Open mazhigali opened 6 years ago
Hey @mazhigali
You might want to look here https://github.com/gocolly/colly/issues/187 and here https://github.com/gocolly/colly/pull/188 - just to get some idea of how i see the way it should be handled. As far as i can see it, at the moment it caches every response with response code lower then 500. Which is odd.
I'm not convinced that responses in the 400's should be retried. These error indicate that there is a problem with on the client side, and continually making such request would put you service at risk of being detected. Caching the actual response may not seem very meaningful, but at least it protects you from exposing your servers. Perhaps it could be handled a different way?
The only code in the 400's that I can think of where a retry would be a good idea is a 429 - Too many requests
@vosmith Imagine the situation that I received a response of 403 from 1000 pages and they are cached. The server has already determined that its robot robots and banned my IPs. I already received 40,000 responses with code 200. It would be logical to change IP and start parsing again, so I would not worry the server by requesting 40,000 already worked out pages, but would continue with those who issued 403. Of course, one could solve the situation by checking before with each request there is such url in the database of 40,000 pages, but why such crutches, if it is enough not to cache selective types of server responses.
@mazhigali. That scenario makes alot of sense. I see your point. I think the work that @krzysztofantczak is doing with the CacheFilter
will be a good solution for this situation.

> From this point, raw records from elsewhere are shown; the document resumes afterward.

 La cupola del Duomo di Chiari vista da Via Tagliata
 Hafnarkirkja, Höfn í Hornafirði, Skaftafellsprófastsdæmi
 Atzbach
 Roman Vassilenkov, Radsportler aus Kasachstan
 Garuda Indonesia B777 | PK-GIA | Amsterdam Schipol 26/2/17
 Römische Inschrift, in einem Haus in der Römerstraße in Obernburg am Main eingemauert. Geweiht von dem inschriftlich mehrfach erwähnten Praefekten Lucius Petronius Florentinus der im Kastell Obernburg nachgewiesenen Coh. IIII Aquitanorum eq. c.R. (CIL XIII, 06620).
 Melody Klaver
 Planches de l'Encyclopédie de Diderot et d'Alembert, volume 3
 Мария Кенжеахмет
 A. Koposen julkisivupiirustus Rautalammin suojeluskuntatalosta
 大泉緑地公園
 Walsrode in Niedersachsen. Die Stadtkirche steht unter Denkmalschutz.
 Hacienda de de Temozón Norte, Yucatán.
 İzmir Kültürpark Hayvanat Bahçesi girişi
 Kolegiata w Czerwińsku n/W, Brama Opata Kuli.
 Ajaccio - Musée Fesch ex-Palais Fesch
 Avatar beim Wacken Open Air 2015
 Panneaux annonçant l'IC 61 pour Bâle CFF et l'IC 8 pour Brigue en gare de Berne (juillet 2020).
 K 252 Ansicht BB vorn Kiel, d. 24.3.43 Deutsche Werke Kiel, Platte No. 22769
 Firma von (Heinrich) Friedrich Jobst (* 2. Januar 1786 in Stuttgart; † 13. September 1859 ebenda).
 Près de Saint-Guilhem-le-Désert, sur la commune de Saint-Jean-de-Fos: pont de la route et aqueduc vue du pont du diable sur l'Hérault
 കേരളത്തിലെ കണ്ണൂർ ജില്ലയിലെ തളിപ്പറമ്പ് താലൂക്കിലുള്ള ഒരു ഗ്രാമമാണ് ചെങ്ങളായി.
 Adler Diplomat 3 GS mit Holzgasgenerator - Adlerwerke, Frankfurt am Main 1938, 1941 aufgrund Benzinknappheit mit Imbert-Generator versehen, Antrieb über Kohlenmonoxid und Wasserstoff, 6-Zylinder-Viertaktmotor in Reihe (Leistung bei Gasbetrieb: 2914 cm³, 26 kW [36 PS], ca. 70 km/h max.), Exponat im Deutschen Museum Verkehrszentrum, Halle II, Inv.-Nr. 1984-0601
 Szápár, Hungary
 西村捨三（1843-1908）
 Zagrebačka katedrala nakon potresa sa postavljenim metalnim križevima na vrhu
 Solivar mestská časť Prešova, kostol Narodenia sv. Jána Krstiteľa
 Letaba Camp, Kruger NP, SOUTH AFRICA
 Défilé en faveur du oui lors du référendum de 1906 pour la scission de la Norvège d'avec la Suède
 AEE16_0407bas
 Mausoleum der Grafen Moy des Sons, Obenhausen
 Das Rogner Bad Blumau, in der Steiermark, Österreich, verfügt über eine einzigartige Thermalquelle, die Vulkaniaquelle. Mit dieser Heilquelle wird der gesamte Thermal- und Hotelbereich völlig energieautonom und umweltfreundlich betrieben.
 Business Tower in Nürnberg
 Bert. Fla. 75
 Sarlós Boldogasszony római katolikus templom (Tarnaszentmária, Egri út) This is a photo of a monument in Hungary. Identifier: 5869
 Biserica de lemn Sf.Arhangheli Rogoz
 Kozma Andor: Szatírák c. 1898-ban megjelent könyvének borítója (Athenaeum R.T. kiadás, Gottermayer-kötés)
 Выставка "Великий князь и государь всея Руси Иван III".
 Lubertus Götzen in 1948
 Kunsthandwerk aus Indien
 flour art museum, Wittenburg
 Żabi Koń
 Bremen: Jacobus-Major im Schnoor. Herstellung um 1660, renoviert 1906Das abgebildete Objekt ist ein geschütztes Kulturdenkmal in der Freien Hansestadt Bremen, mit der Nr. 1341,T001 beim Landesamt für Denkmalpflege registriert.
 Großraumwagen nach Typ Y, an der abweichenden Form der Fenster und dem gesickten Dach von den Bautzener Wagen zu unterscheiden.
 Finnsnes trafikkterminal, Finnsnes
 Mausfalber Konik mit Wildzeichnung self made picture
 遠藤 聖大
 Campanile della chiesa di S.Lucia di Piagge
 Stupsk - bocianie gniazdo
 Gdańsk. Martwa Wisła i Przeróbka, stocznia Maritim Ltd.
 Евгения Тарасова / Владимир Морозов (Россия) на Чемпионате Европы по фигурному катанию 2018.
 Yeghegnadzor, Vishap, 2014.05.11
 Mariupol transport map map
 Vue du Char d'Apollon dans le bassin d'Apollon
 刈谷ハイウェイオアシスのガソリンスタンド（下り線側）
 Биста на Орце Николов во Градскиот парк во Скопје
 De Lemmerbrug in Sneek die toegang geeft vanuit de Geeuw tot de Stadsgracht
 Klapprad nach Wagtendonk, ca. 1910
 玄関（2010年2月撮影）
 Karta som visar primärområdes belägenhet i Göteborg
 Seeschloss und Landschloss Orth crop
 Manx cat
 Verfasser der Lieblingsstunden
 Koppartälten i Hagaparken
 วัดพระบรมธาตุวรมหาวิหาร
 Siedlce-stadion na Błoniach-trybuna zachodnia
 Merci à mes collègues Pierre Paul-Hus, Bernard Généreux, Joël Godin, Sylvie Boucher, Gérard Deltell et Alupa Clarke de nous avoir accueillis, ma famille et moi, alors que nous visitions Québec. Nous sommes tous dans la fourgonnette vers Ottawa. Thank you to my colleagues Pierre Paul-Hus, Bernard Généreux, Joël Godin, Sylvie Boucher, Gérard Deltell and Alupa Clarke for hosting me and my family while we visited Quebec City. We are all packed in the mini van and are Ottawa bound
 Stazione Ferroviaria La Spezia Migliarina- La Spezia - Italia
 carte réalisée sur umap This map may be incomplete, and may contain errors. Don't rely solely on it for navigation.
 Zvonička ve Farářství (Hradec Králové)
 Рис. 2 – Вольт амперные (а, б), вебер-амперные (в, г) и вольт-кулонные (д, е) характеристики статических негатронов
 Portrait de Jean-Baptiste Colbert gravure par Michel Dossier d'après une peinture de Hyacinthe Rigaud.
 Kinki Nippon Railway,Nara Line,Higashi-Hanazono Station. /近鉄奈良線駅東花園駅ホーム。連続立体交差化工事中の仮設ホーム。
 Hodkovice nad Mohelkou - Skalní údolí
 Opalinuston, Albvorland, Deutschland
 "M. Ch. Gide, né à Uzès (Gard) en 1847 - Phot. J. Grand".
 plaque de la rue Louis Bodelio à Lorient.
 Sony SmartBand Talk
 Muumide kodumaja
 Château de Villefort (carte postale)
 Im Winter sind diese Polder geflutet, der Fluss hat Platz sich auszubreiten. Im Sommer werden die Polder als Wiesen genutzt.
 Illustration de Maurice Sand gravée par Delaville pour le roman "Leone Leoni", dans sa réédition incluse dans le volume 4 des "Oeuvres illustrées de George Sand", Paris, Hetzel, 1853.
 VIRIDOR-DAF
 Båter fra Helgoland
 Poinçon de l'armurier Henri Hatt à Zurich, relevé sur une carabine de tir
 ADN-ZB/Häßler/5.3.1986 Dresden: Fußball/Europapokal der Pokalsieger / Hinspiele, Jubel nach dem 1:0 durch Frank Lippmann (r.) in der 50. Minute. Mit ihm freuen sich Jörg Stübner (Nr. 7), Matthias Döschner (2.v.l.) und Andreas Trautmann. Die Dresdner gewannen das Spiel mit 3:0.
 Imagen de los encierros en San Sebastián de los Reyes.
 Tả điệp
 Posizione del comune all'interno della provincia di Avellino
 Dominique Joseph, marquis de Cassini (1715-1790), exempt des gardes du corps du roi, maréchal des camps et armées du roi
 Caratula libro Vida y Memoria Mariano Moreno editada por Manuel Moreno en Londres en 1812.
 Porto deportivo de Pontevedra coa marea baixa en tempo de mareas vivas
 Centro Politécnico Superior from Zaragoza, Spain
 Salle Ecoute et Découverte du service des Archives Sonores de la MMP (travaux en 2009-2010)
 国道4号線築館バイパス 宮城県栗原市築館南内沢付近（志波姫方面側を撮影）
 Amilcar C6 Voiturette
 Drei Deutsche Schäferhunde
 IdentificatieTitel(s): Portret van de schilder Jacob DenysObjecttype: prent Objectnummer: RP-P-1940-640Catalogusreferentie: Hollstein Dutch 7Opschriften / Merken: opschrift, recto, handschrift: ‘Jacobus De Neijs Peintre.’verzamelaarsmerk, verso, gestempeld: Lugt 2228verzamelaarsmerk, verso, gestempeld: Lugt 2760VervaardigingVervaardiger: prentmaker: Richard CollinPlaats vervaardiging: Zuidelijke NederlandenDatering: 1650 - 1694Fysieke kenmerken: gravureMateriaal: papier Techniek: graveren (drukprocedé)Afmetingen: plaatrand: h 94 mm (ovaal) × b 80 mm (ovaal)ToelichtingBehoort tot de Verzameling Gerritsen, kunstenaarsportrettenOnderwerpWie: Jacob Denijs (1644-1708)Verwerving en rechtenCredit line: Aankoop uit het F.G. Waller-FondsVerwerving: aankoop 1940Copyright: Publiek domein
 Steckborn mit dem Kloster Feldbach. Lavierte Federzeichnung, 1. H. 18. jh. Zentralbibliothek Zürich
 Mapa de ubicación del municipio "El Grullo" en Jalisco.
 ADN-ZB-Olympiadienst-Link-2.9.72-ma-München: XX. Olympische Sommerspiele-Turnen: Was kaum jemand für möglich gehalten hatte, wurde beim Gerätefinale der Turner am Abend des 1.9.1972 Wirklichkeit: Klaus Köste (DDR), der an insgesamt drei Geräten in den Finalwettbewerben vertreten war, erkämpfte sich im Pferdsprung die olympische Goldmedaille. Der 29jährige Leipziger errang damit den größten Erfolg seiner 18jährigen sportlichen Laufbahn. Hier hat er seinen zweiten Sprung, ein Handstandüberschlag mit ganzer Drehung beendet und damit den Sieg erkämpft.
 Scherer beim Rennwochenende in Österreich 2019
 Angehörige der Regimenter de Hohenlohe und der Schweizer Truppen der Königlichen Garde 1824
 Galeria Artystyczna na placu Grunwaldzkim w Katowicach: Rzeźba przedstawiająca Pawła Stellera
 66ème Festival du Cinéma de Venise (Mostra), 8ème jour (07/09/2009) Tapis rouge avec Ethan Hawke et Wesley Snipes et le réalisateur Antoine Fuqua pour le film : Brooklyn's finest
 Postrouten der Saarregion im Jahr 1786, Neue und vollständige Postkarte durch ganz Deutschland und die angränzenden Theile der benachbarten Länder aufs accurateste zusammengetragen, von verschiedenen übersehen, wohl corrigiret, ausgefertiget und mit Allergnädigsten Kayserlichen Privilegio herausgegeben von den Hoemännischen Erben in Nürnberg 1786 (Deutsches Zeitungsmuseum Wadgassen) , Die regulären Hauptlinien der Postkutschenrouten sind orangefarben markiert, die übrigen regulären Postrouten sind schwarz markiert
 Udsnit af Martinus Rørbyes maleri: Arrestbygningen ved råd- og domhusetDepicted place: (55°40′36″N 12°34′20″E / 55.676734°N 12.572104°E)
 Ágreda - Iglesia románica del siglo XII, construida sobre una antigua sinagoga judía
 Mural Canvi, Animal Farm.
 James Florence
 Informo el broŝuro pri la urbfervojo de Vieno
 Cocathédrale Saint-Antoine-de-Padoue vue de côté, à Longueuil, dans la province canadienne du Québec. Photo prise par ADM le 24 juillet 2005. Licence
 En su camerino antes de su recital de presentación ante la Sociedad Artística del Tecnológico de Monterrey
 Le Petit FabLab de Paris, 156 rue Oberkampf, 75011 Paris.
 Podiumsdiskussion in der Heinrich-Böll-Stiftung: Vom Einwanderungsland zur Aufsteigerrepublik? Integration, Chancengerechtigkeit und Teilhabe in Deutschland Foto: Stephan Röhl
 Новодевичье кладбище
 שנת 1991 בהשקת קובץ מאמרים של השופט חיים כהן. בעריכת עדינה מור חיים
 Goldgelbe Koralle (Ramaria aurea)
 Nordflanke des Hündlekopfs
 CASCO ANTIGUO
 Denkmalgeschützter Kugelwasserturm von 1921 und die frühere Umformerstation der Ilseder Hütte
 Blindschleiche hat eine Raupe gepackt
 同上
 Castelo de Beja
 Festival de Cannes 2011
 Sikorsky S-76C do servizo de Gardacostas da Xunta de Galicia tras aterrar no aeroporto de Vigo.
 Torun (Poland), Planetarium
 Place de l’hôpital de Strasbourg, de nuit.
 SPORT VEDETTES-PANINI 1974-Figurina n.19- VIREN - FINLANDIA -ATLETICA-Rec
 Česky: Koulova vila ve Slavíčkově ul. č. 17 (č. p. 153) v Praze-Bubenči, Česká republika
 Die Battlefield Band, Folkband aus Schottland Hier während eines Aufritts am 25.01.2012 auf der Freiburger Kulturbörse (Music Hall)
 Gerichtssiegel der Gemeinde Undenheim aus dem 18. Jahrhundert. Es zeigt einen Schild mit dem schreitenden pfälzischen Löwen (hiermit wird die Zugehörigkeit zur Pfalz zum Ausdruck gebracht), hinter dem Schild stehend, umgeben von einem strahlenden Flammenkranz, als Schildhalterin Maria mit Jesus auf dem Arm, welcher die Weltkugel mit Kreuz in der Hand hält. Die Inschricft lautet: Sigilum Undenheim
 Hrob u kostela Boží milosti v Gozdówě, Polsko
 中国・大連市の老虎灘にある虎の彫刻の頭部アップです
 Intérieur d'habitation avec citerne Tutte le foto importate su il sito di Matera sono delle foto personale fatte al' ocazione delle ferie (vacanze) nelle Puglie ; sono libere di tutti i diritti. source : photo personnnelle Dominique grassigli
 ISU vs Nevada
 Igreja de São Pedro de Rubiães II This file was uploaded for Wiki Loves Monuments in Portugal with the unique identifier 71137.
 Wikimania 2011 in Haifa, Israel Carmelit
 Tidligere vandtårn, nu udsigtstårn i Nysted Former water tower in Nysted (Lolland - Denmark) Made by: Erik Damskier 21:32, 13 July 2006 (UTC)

It looks like @krzysztofantczak's progress with CacheFilter may have stalled, so I thought I'd share a quick function I whipped up to delete the cache response for a given URL from the cache directory (fixed as .cache
here, you'll likely need to change to reflect your code). Based on this, should be fairly easy to plug into your code to delete the cache file in circumstances that you don't want a response cached.
func unCache(URL string) {
log.Println("Trying to remove cached response for:", URL)
sum := sha1.Sum([]byte(URL))
hash := hex.EncodeToString(sum[:])
dir := path.Join(".cache", hash[:2])
filename := path.Join(dir, hash)
log.Println("Deleting cached file:", filename)
if err := os.Remove(filename); err != nil {
log.Fatal(err)
}
}
Hi why it caches error responses? Did someone solve this problem?